Anche l’Arabia Saudita, pure su posizioni un po’ diverse rispetto al Qatar, ha espresso la sua soddisfazione. La vittoria di Erdogan rafforza anche le milizie di Misurata, da sempre sostenute da Ankara. La città commerciale ha secolari rapporti privilegiati con la Turchia e diventa ancora di più strategica per il futuro della Libia. Chi non festeggia è invece il presidente egiziano Abdel Fatah Al-Sisi, principale avversario dei Fratelli Musulmani, e sostenitore del generale libico Khalifa Haftar, in guerra con Misurata per il controllo dei porti petroliferi e degli oleodotti nel deserto libico.
La partita in Siria
Il linguaggio usato per annunciare la vittoria, «abbiamo combattuto e vinto contro tutte le difficoltà, siamo stati attaccati da nazioni animate da uno spirito da crociati, ma non ci siamo fatti intimorire», è piaciuto molto anche ai gruppi più oltranzisti fra i ribelli siriani. Erdogan ha poi ribadito il suo interesse nella partita siriana e detto che l’operazione Scudo dell’Eufrate, nel Nord del Paese «non è l’ultima, ma la prima», segno che la zona di influenza turca potrebbe allargarsi ancora. La vittoria di Erdogan è invece una brutta notizia per il raiss siriano Bashar al-Assad, che sperava in un suo indebolimento.
Tutti i gruppi ribelli appoggiati dalla Turchia, a partire da Ahrar al-Sham, hanno festeggiato. Più imbarazzante il sostegno di Hayat al-Tahrir al-Sham, emanazione di Al-Qaeda. Un comunicato saluta la vittoria di Erdogan che porta la Turchia «più vicina al mondo islamico sunnita». E il grande rivale sciita, nonché maggiore sostenitore di Assad, l’Iran?

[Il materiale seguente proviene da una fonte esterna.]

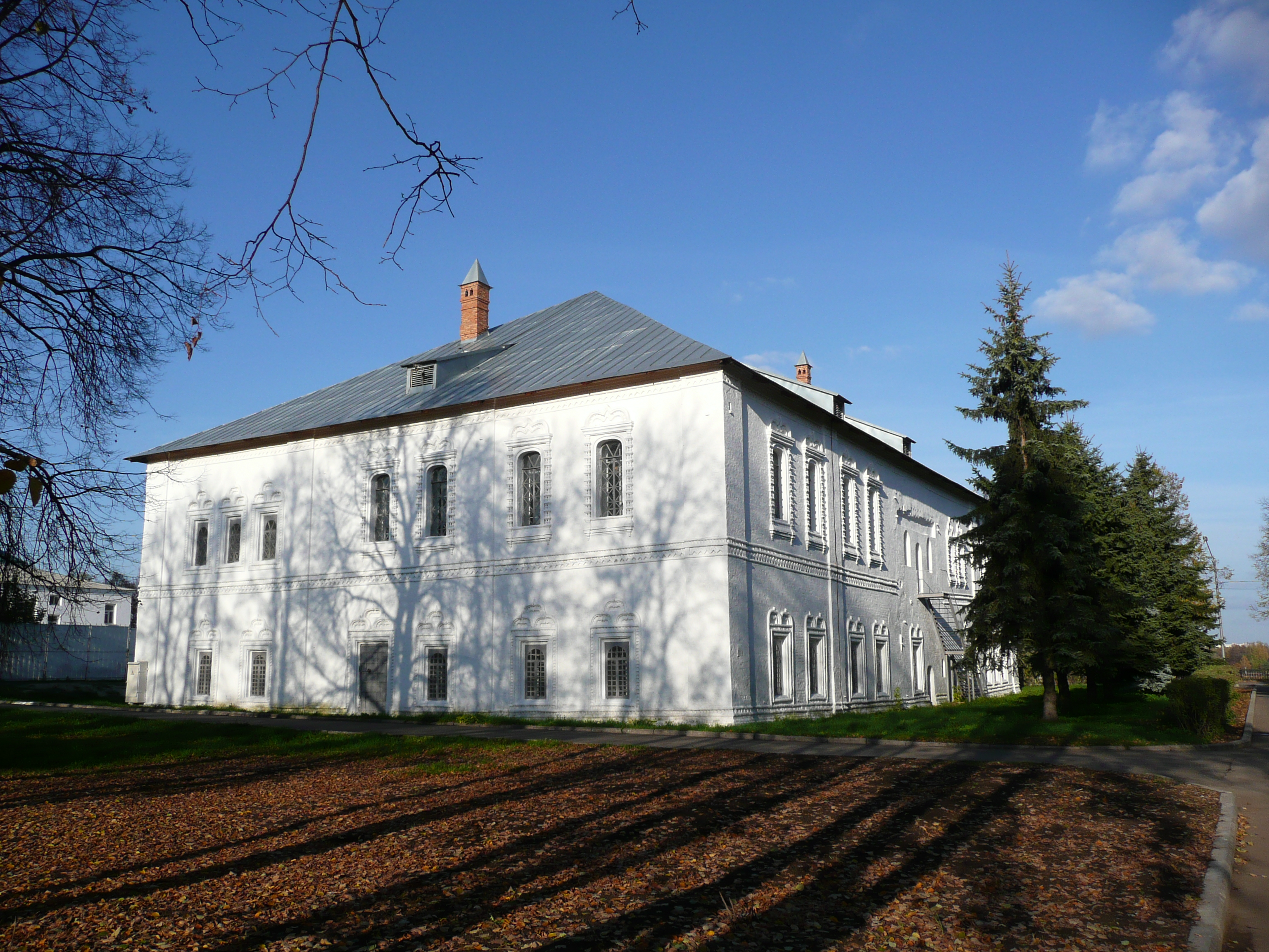 Metropolitan's Palace in Yaroslavl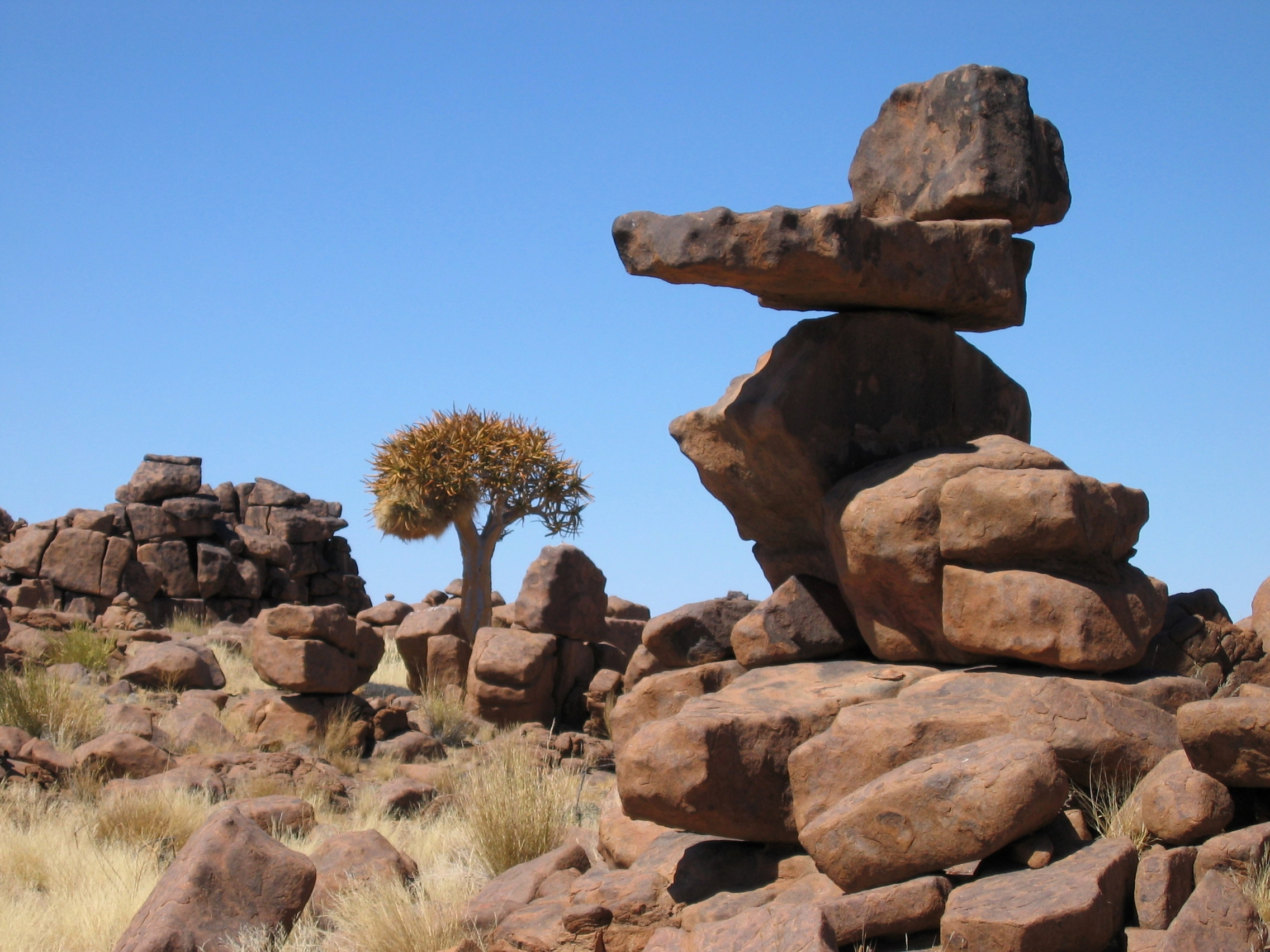 Spielplatz der RiesenGiants Playground

Per ora mantiene una posizione ambigua: da una parte vede con preoccupazione il rafforzarsi del fronte oltranzista sunnita, dall’altra la possibile nascita di una «Repubblica islamica turca» va nella direzione degli ayatollah, che vedono nella religione l’unico fondamento sicuro anche per gli Stati moderni. Il sunnismo della Turchia, molto influenzato dai pensatori sufi, non è quello dell’Arabia Saudita. A parte la Siria, c’è spazio per andare d’accordo.